Preferably, the connection structure between the negative electrode shell and the negative electrode tab adopts the button cell electrode shell and electrode tab seamless welding structure. In the existing manufacturing process of the button battery, the negative electrode shell is used as the bottom shell, the positive electrode shell is used as the top shell, the battery core is firstly arranged in the bottom shell, and then the top shell is correspondingly covered to assemble the battery, so that the operability of the seamless welding structure of the negative electrode shell and the electrode tab of the button battery is stronger.

Drawings

Fig. 1 is a schematic diagram of a welding structure between an electrode tab and a metal sheet in any one of embodiments 1 to 3, wherein the metal sheet is a cross-sectional structure diagram;

fig. 2 is a schematic diagram of a welding structure between a pole case and a metal sheet in any one of embodiments 1 to 3, wherein the pole case and the metal sheet are cross-sectional structure diagrams;

FIG. 3 is a top view of the pole housing of example 1;

fig. 4 is a schematic cross-sectional structure of the button cell of example 1;

FIG. 5 is a top view of the pole housing of example 2;

FIG. 6 is a top view of the pole case of example 3;

fig. 7 is a schematic cross-sectional structure of a button cell of example 4;

fig. 8 is a schematic cross-sectional structure of the button cell of the present invention;

wherein the dashed circles in fig. 3, 5, 6 indicate the locations of the second solder joints.

Detailed Description

Preferred embodiments of the present invention will now be described in detail with reference to the accompanying drawings:

example 1

Referring to fig. 1-3, the method for welding the button cell electrode shell and the electrode tab is a seamless welding method, the electrode shell 10 is cup-shaped, the electrode shell 10 is internally provided with the electric core 30, the electric core 30 is mainly formed by laminating or winding a positive electrode plate 31, a negative electrode plate 32 and a diaphragm 33, the positive electrode plate and the negative electrode plate (31, 32) are respectively and electrically connected with one electrode tab (21, 22), and any electrode tab 22 is welded with the electrode shell 10 to realize the electrical connection, and the welding method comprises the following steps:

s1: preparing a metal sheet 40, welding one end of the electrode tab 20 extending out of the battery core on the metal sheet 40, forming a first welding spot 50 between the electrode tab 20 and the metal sheet 40, and then horizontally placing the metal sheet 40 in the electrode shell 10;

s2: the metal sheet 40 is pressed against the inner surface of the pole case 10, two needle electrodes (100, 200) of the resistance welding are respectively pressed against different positions on the outer surface of the metal sheet 40 except for the welding position of the metal sheet 40 and the electrode tab 20, then the two needle electrodes in the step are electrified to realize the fixed connection of the pole case 10 and the metal sheet 40, the welding step in the step S2 is carried out for 1 time or more, at least 1 pair of second welding spots 60 are formed between the metal sheet 40 and the pole case 10, and the welding positions of the metal sheet 40 and the pole case 10 in the different steps S2 can be overlapped.

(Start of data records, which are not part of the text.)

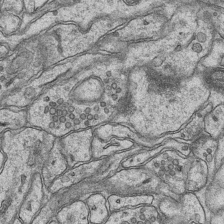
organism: Mouse
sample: CA1 Hippocampus
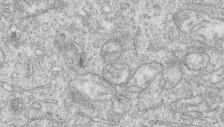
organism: Human
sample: HeLa cell HIV synapse
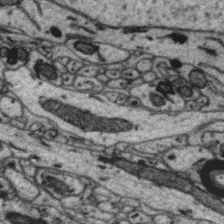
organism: Zebra finch
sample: Brain
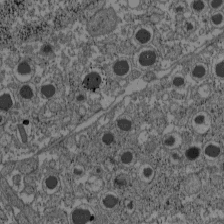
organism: C57BL Mouse
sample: Pancreatic islet
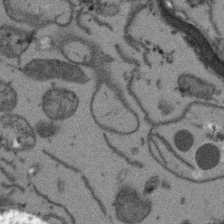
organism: Arabidopsis thaliana
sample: Root tip
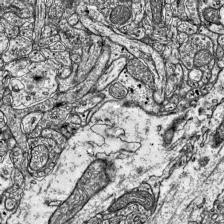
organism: Mouse
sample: Visual Cortex
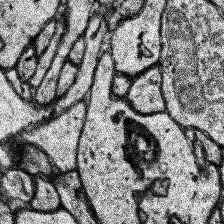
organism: Human
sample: Temporal Lobe
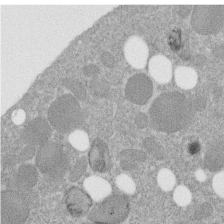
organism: C. elegans
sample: C. elegans embryo early stage
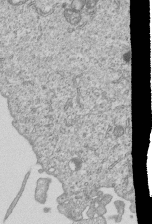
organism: Human
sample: MDA-MB-231 cells
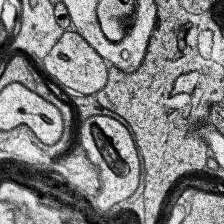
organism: Human
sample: Temporal Lobe
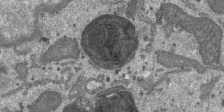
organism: Human
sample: Lung epithelial cells infected with SARS-CoV-2
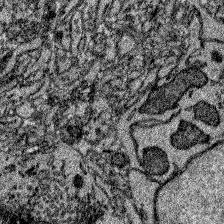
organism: Zebrafish
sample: Larval olfactory bulb
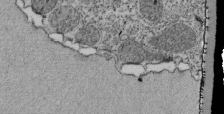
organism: Tetrahymena
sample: Cilia in tetrahymena
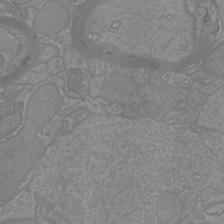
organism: Mouse
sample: Cortical neurons
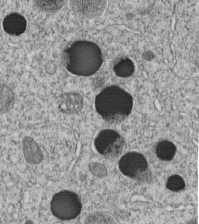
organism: C. elegans
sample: C. elegans embryo early stage
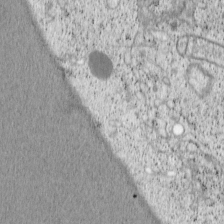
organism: African green monkey
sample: COS-7 cells
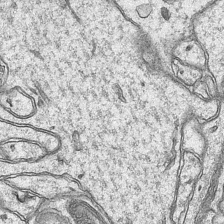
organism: Mouse
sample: CA1 Hippocampus

Step S2 is performed only once, and the number of second pads 60 is 1 pair.

The invention only forms a molten pool and welding spots on the inner side of the pole shell 10, thereby keeping the appearance of the pole shell 10 intact, avoiding the risk of battery leakage caused by welding spot breakage, forming at least 1 pair of second welding spots 60 between the metal sheet 40 and the pole shell 10, ensuring better connection stability between the metal sheet 40 and the pole shell 10, simultaneously, ensuring more welding spots between the metal sheet 40 and the pole shell 10, reducing the contact internal resistance between the metal sheet 40 and the pole shell 10 and increasing the discharge efficiency of the battery; in addition, the welding quality between the electrode tab 20 and the metal sheet 40 and between the metal sheet 40 and the electrode case 10 is conveniently detected, and the cold joint is avoided.

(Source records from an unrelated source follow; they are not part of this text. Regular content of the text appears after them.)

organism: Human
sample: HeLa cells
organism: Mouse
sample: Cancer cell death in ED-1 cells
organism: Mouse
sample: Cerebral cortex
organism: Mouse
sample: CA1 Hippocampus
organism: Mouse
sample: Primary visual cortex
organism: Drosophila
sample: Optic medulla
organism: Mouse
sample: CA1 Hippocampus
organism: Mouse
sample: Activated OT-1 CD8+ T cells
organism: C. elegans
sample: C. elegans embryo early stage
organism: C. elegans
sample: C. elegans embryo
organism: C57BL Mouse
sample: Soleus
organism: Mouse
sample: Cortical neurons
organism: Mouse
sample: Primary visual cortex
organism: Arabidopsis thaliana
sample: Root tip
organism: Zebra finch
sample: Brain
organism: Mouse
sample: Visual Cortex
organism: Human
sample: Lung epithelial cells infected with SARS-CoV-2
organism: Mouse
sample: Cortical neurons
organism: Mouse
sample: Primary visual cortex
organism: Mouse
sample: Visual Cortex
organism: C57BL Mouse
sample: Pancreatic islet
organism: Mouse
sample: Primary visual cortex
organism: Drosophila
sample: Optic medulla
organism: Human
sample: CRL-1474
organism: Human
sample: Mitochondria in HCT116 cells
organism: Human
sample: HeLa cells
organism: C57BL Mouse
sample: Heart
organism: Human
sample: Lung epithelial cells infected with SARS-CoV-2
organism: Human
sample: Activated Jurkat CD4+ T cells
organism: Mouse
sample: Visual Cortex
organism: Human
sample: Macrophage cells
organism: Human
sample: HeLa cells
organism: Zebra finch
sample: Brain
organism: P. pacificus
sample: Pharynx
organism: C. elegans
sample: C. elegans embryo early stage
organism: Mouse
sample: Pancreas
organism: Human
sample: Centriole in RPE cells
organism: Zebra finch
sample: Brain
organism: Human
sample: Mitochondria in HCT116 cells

Referring to fig. 1-3, the welding structure manufactured by the button cell electrode shell and electrode tab seamless welding method according to embodiment 1 includes a electrode shell 10 and an electrode tab 20, the electrode shell 10 is cup-shaped, a battery cell 30 is installed in the electrode shell 10, the battery cell 30 is mainly formed by stacking or winding a positive electrode plate 31, a negative electrode plate 32 and a diaphragm 33 in a layered manner, the positive electrode plate 31 and the negative electrode plate 32 are respectively electrically connected with the electrode tab 20, one end of any electrode tab 20 extending out of the battery cell 30 is fixedly connected with the outer surface of one metal sheet 40 through a first welding point 50, the metal sheet 40 is horizontally and fixedly arranged on the inner surface of the electrode shell 10 corresponding to any electrode tab 20 through a second welding point 60, the number of the second welding points 60 is 1 pair, the second welding points 60 of different pairs can be overlapped, the two second welding points 60 of the same pair are arranged in a staggered manner, and simultaneously the first welding point 50 and the second welding point 60 are arranged in a staggered manner.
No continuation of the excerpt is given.